Boeing’s assumption was that erroneous stabilizer nose-down inputs by MCAS, such as those experienced by both the JT610 and ET302 crews, would be diagnosed as runaway stabilizer. The checklist to counter runaway stabilizer includes using the cutout switches to de-power the stabilizer trim motor. The ET302 crew followed this, but not until the aircraft was severely out of trim following the MCAS inputs triggered by faulty angle-of-attack (AOA) data that told the system the aircraft’s nose was too high.

Unable to move the stabilizer manually, the ET302 crew moved the cutout switches to power the stabilizer trim motors—something the runaway stabilizer checklist states should not be done.

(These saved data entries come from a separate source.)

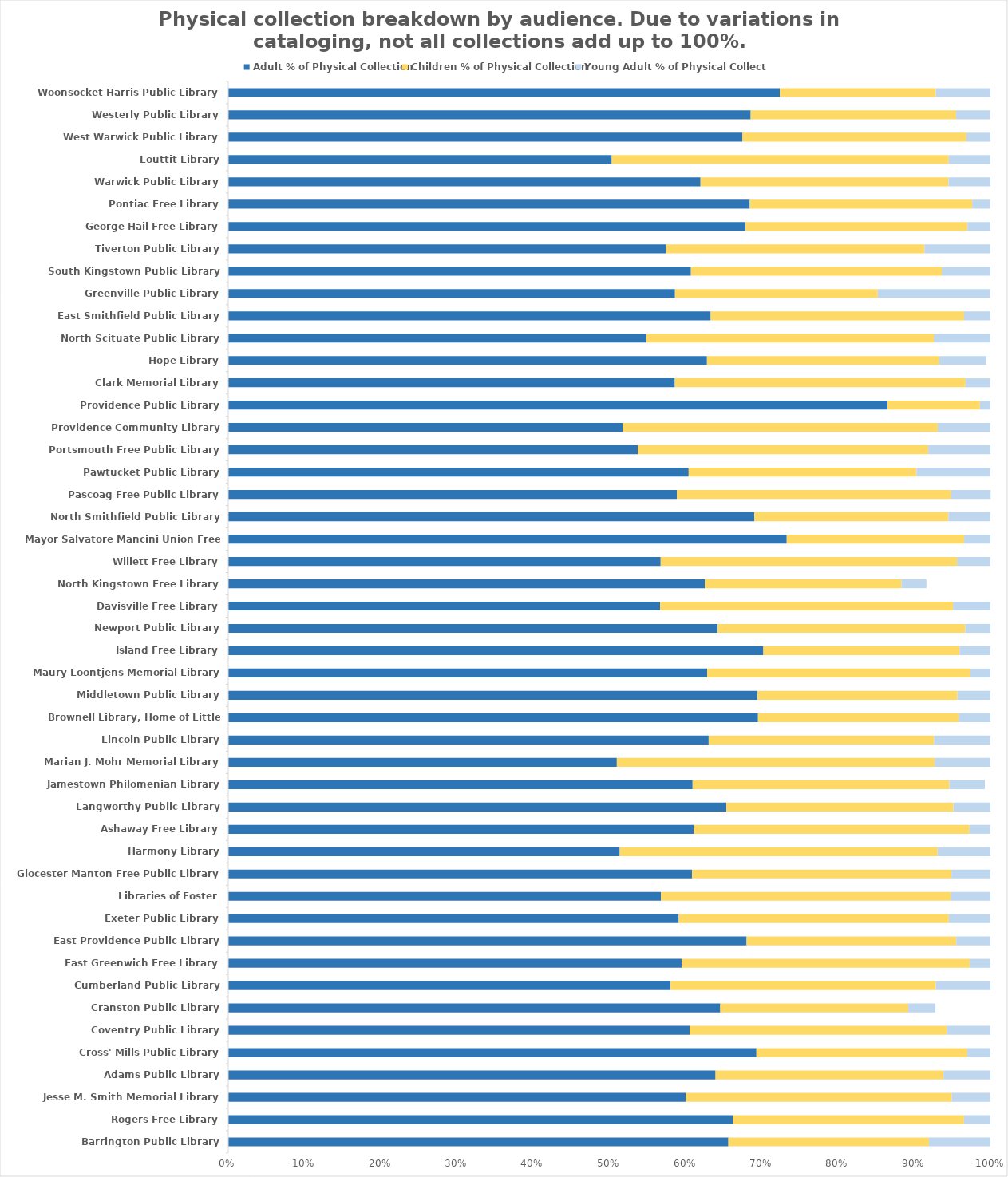
| Category | Adult % of Physical Collection | Children % of Physical Collection | Young Adult % of Physical Collection |
|---|---|---|---|
| Barrington Public Library | 0.656 | 0.263 | 0.081 |
| Rogers Free Library | 0.662 | 0.303 | 0.035 |
| Jesse M. Smith Memorial Library | 0.6 | 0.349 | 0.051 |
| Adams Public Library | 0.639 | 0.299 | 0.062 |
| Cross' Mills Public Library | 0.693 | 0.277 | 0.03 |
| Coventry Public Library | 0.605 | 0.337 | 0.057 |
| Cranston Public Library | 0.646 | 0.247 | 0.036 |
| Cumberland Public Library | 0.58 | 0.348 | 0.072 |
| East Greenwich Free Library | 0.595 | 0.378 | 0.029 |
| East Providence Public Library | 0.68 | 0.275 | 0.045 |
| Exeter Public Library | 0.591 | 0.354 | 0.055 |
| Libraries of Foster | 0.568 | 0.38 | 0.052 |
| Glocester Manton Free Public Library | 0.609 | 0.34 | 0.051 |
| Harmony Library | 0.514 | 0.417 | 0.069 |
| Ashaway Free Library | 0.611 | 0.362 | 0.027 |
| Langworthy Public Library | 0.654 | 0.298 | 0.049 |
| Jamestown Philomenian Library | 0.609 | 0.337 | 0.047 |
| Marian J. Mohr Memorial Library | 0.51 | 0.417 | 0.073 |
| Lincoln Public Library | 0.63 | 0.296 | 0.074 |
| Brownell Library, Home of Little Compton | 0.695 | 0.263 | 0.042 |
| Middletown Public Library | 0.694 | 0.263 | 0.043 |
| Maury Loontjens Memorial Library | 0.628 | 0.345 | 0.029 |
| Island Free Library | 0.702 | 0.257 | 0.041 |
| Newport Public Library | 0.642 | 0.325 | 0.033 |
| Davisville Free Library | 0.567 | 0.384 | 0.049 |
| North Kingstown Free Library | 0.625 | 0.258 | 0.033 |
| Willett Free Library | 0.567 | 0.389 | 0.044 |
| Mayor Salvatore Mancini Union Free Library | 0.733 | 0.233 | 0.034 |
| North Smithfield Public Library | 0.69 | 0.255 | 0.055 |
| Pascoag Free Public Library | 0.589 | 0.36 | 0.052 |
| Pawtucket Public Library | 0.604 | 0.299 | 0.097 |
| Portsmouth Free Public Library | 0.537 | 0.381 | 0.082 |
| Providence Community Library | 0.518 | 0.413 | 0.069 |
| Providence Public Library | 0.865 | 0.121 | 0.014 |
| Clark Memorial Library | 0.586 | 0.382 | 0.033 |
| Hope Library | 0.628 | 0.305 | 0.062 |
| North Scituate Public Library | 0.548 | 0.377 | 0.074 |
| East Smithfield Public Library | 0.633 | 0.332 | 0.035 |
| Greenville Public Library | 0.586 | 0.266 | 0.148 |
| South Kingstown Public Library | 0.607 | 0.329 | 0.064 |
| Tiverton Public Library | 0.574 | 0.339 | 0.086 |
| George Hail Free Library | 0.679 | 0.291 | 0.03 |
| Pontiac Free Library | 0.684 | 0.292 | 0.024 |
| Warwick Public Library | 0.62 | 0.325 | 0.055 |
| Louttit Library | 0.503 | 0.442 | 0.057 |
| West Warwick Public Library | 0.675 | 0.294 | 0.031 |
| Westerly Public Library | 0.685 | 0.27 | 0.045 |
| Woonsocket Harris Public Library | 0.724 | 0.204 | 0.072 |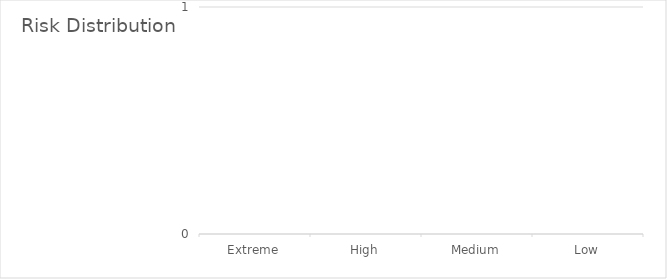
| Category | Series 0 |
|---|---|
| Extreme | 0 |
| High | 0 |
| Medium | 0 |
| Low | 0 |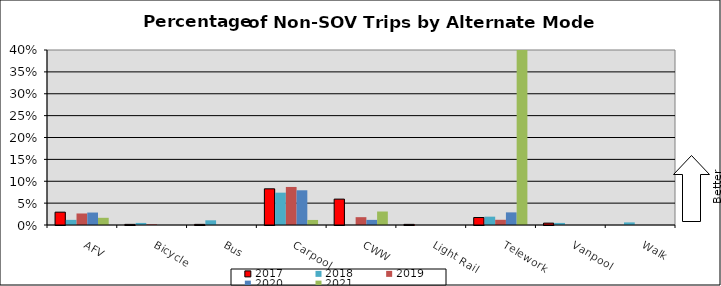
| Category | 2017 | 2018 | 2019 | 2020 | 2021 |
|---|---|---|---|---|---|
| AFV | 0.029 | 0.012 | 0.026 | 0.028 | 0.016 |
| Bicycle | 0.001 | 0.005 | 0.002 | 0 | 0 |
| Bus | 0.001 | 0.011 | 0 | 0 | 0 |
| Carpool | 0.083 | 0.074 | 0.087 | 0.079 | 0.012 |
| CWW | 0.059 | 0 | 0.018 | 0.012 | 0.031 |
| Light Rail | 0.001 | 0 | 0 | 0 | 0 |
| Telework | 0.017 | 0.019 | 0.012 | 0.029 | 0.437 |
| Vanpool | 0.004 | 0.005 | 0 | 0 | 0 |
| Walk | 0 | 0.006 | 0 | 0 | 0 |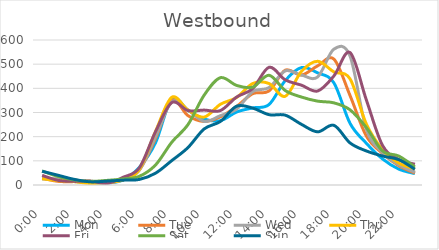
| Category | Mon | Tue | Wed | Thu | Fri | Sat | Sun |
|---|---|---|---|---|---|---|---|
| 0.0 | 28 | 28 | 25 | 26 | 40 | 58 | 57 |
| 0.041667 | 20 | 15 | 25 | 18 | 19 | 35 | 40 |
| 0.083333 | 15 | 14 | 14 | 14 | 15 | 21 | 23 |
| 0.125 | 9 | 15 | 12 | 6 | 16 | 15 | 13 |
| 0.166667 | 8 | 8 | 9 | 11 | 7 | 19 | 16 |
| 0.208333 | 21 | 24 | 22 | 21 | 32 | 25 | 20 |
| 0.25 | 73 | 63 | 61 | 64 | 71 | 36 | 23 |
| 0.291667 | 175 | 193 | 200 | 222 | 221 | 83 | 49 |
| 0.333333 | 356 | 350 | 344 | 363 | 341 | 177 | 101 |
| 0.375 | 309 | 287 | 311 | 310 | 308 | 250 | 155 |
| 0.416667 | 273 | 263 | 263 | 281 | 310 | 372 | 232 |
| 0.458333 | 266 | 282 | 287 | 334 | 308 | 444 | 263 |
| 0.5 | 302 | 325 | 314 | 362 | 364 | 412 | 326 |
| 0.541667 | 319 | 378 | 387 | 420 | 399 | 405 | 318 |
| 0.5833333333333334 | 333 | 389 | 403 | 420 | 487 | 454 | 291 |
| 0.625 | 432 | 475 | 472 | 367 | 435 | 391 | 289 |
| 0.666667 | 486 | 455 | 455 | 470 | 413 | 364 | 251 |
| 0.708333 | 464 | 493 | 447 | 512 | 389 | 347 | 220 |
| 0.75 | 423 | 521 | 562 | 468 | 451 | 340 | 247 |
| 0.791667 | 255 | 370 | 533 | 439 | 548 | 311 | 174 |
| 0.833333 | 173 | 203 | 231 | 253 | 353 | 238 | 141 |
| 0.875 | 108 | 131 | 135 | 147 | 164 | 141 | 120 |
| 0.916667 | 66 | 80 | 84 | 91 | 106 | 120 | 105 |
| 0.958333 | 47 | 49 | 53 | 67 | 86 | 75 | 65 |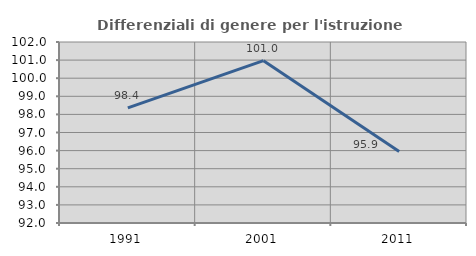
| Category | Differenziali di genere per l'istruzione superiore |
|---|---|
| 1991.0 | 98.361 |
| 2001.0 | 100.969 |
| 2011.0 | 95.944 |

While this enabled their column-mounted electric trim input switches, it*also re-activated MCAS, which again received the faulty AOA data and trimmed the stabilizer nose down, leading to a fatal dive.

The simulator session underscored the importance of reacting quickly to uncommanded stabilizer movements and avoiding a severe out-of-trim condition, one of the pilots involved said. “I don’t think the situation would be survivable at 350 kt. and below 5,000 ft.,” this pilot noted.*

The ET302 crew climbed through 5,000 ft. shortly after de-powering the trim motors, and got to about 8,000 ft.—the same amount of altitude the US crew used up during the roller-coaster maneuvers—before the final dive.

A second pilot not involved in the session but who reviewed the scenario’s details said it highlighted several training opportunities.

“This is the sort of simulator experience airline crews need to gain an understanding of how runaway trim can make the aircraft very difficult to control, and how important it is to rehearse use of manual trim inputs,” this pilot said.*

While Boeing’s runaway stabilizer checklist does not specify it, the second pilot recommended a maximum thrust of 75% N1 and a 4 deg. nose-up pitch to keep airspeed under control.

Boeing is developing*modifications*to MCAS as well as additional training.*Simulator sessions*are expected to be integrated into recurrent training, and may be required by some regulators, and opted for by some airlines, before pilots are cleared to fly MAXs again. The MAX fleet has been grounded since mid-March, a direct result of the two accidents.